Indépendante depuis 1945, l’Indonésie n’a pas connu de gouvernement qui se soit penché sur le phénomène de l’avortement. Au quotidien, si l’homosexualité ou la transsexualité sont plus ou moins tolérées, l’avortement est en revanche complètement stigmatisé. Toutefois, les élites politiques et les différents acteurs sociaux tentent d’amener le thème à la lumière d’un débat public. Chercheuse en études genre à l’UNIGE, Wening Udasmoro a examiné, dans le cadre de la thèse de doctorat qu’elle vient de défendre, ce qui rend possible un tel changement, ainsi que la marge de manœuvre des personnalités et institutions engagées sur cette voie pour le moins inconfortable, voire risquée.

Considérant l’évolution du contenu des discours sur l’avortement au regard du développement économique et juridique de son pays, la chercheuse a affiné son étude en la plaçant dans une perspective de genre, c’est-à-dire en la considérant au regard des relations de pouvoir entre hommes et femmes propres à l’Indonésie. Elle a ainsi pu extraire des données précieuses concernant le droit des femmes indonésiennes et dresser un état des lieux de la problématique.

Au terme de sa réflexion, Wening Udasmoro conclut notamment que divers acteurs profitent des opportunités politiques et des événements pour avancer leurs points de vue sur ce thème. Ils utilisent le «bon moment», le «bon endroit» et surtout le contexte politique adéquat pour défendre leur «vérité» sur l’avortement. En outre, les acteurs transforment leur point de vue en fonction du contexte politique. L’interdépendance entre les discours et les contextes est à relier à la politique économique, démographique, intérieure et extérieure du gouvernement. Enfin, bien que beaucoup d’intervenants affirment défendre les femmes par rapport à la question de l’avortement, peu d’entre eux luttent en réalité pour les intérêts des femmes liés au droit de choisir et à l’autonomie. La plupart visent en réalité d’autres facteurs tels que les intérêts de leur groupe, de leur profession ou de la nation.

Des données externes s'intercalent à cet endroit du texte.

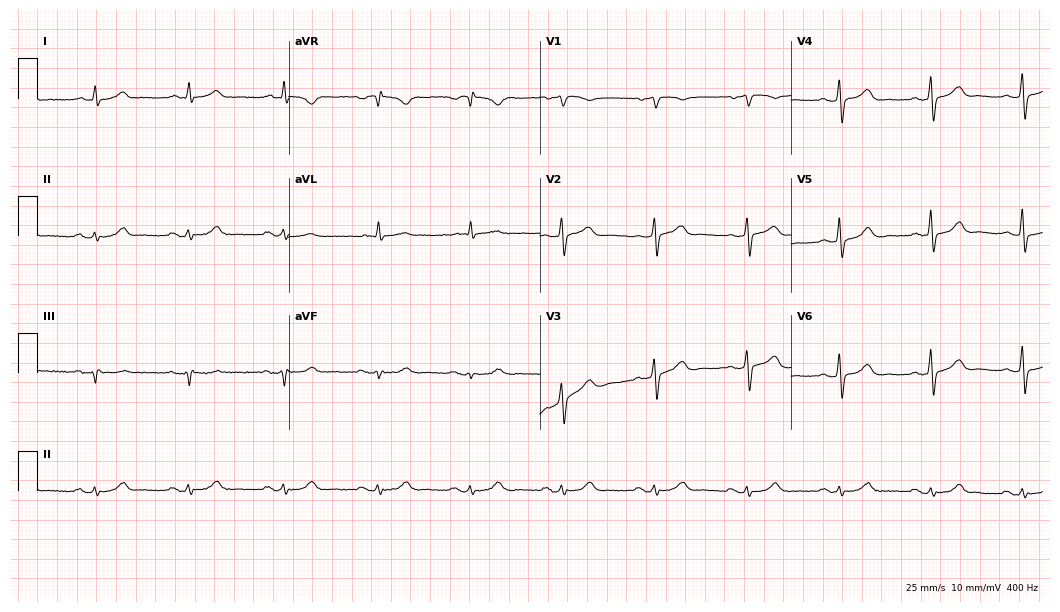
Standard 12-lead ECG recorded from an 82-year-old male patient. Read as a normal ECG.

Un premier pas pour le genre, un grand pas pour l’humanité
Effectué sous la direction de la prof. Thanh-Huyen Ballmer-Cao, le travail de Wening Udasmoro est la toute première thèse défendue en Suisse en études genre. Elle a été élaborée dans le cadre de l’Ecole doctorale lémanique en études genre, fruit d'une collaboration entre les Universités de Genève et de Lausanne à l’intérieur d’un réseau suisse, réunissant également les Universités de Bâle, de Berne et de Zurich. Entre 2002 et 2005, l’Ecole lémanique focalise sa recherche et son enseignement sur l’étude, aujourd’hui indispensable, de deux processus concomitants: la régulation sociale et la mondialisation.

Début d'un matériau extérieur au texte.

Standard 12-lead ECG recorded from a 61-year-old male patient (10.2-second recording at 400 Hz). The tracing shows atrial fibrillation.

En interrogeant des sujets liés à ces deux phénomènes, les doctorantes et les doctorants en études genre sont notamment amenés, à l’instar de Wening Udasmoro, à examiner la dimension sexuée de savoirs, mais aussi leur production, leurs fonctions, leurs différentes appropriations ou encore leur diffusion dans des cultures données. Au sein des processus de régulation et de mondialisation, le savoir et sa diffusion occupent en effet une place importante. A l'Etat régulateur par exemple, le savoir expert sert de guide de décision, de moyen de consensus et d'instrument de légitimation. A leur tour, les citoyennes et citoyens s'approprient ce savoir expert. L'appropriation citoyenne tend ensuite à transformer les savoirs qui deviennent usuels au niveau quotidien. A travers sa reconstruction médiatique et sa diffusion, le savoir dynamise à son tour la mondialisation, où il est objet d'apprentissage, d'innovation, et d'égalisation.

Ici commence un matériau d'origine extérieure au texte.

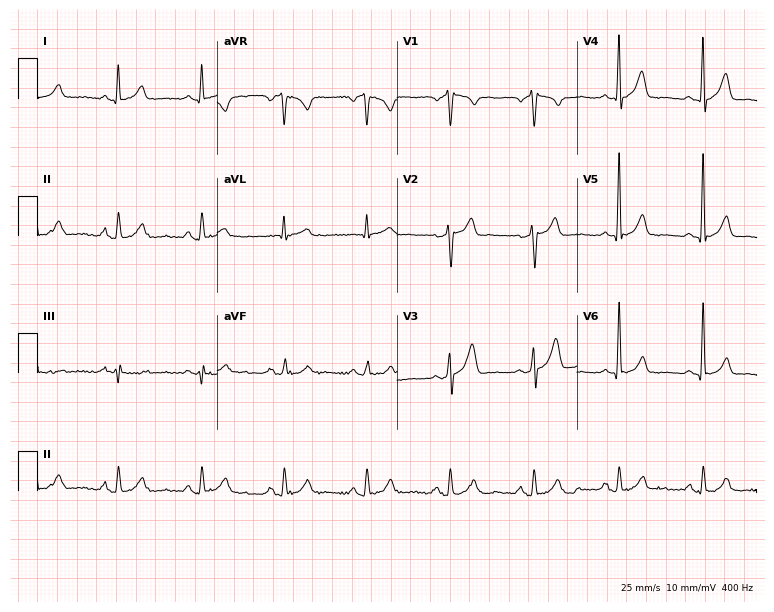
Standard 12-lead ECG recorded from a male patient, 64 years old. None of these six findings is recorded: first-degree AV block, right bundle branch block, left bundle branch block, sinus bradycardia, atrial fibrillation, sinus tachycardia.

Attentives à l’image que donnent les savoir des rapports sociaux entre femmes et hommes, les réflexions engagées dans le cadre de l’école doctorale lémanique déboucheront sur une meilleure compréhension de la manière dont nos sociétés construisent la différence sexuelle – établissement de codes vestimentaires ou de contraintes gestuelles, promotion de pratiques sociales données au détriment d’autres, valorisation de certaines valeurs morales et attributs physiques – afin d’assigner des rôles déterminés aux représentants de la masculinité et de la féminité.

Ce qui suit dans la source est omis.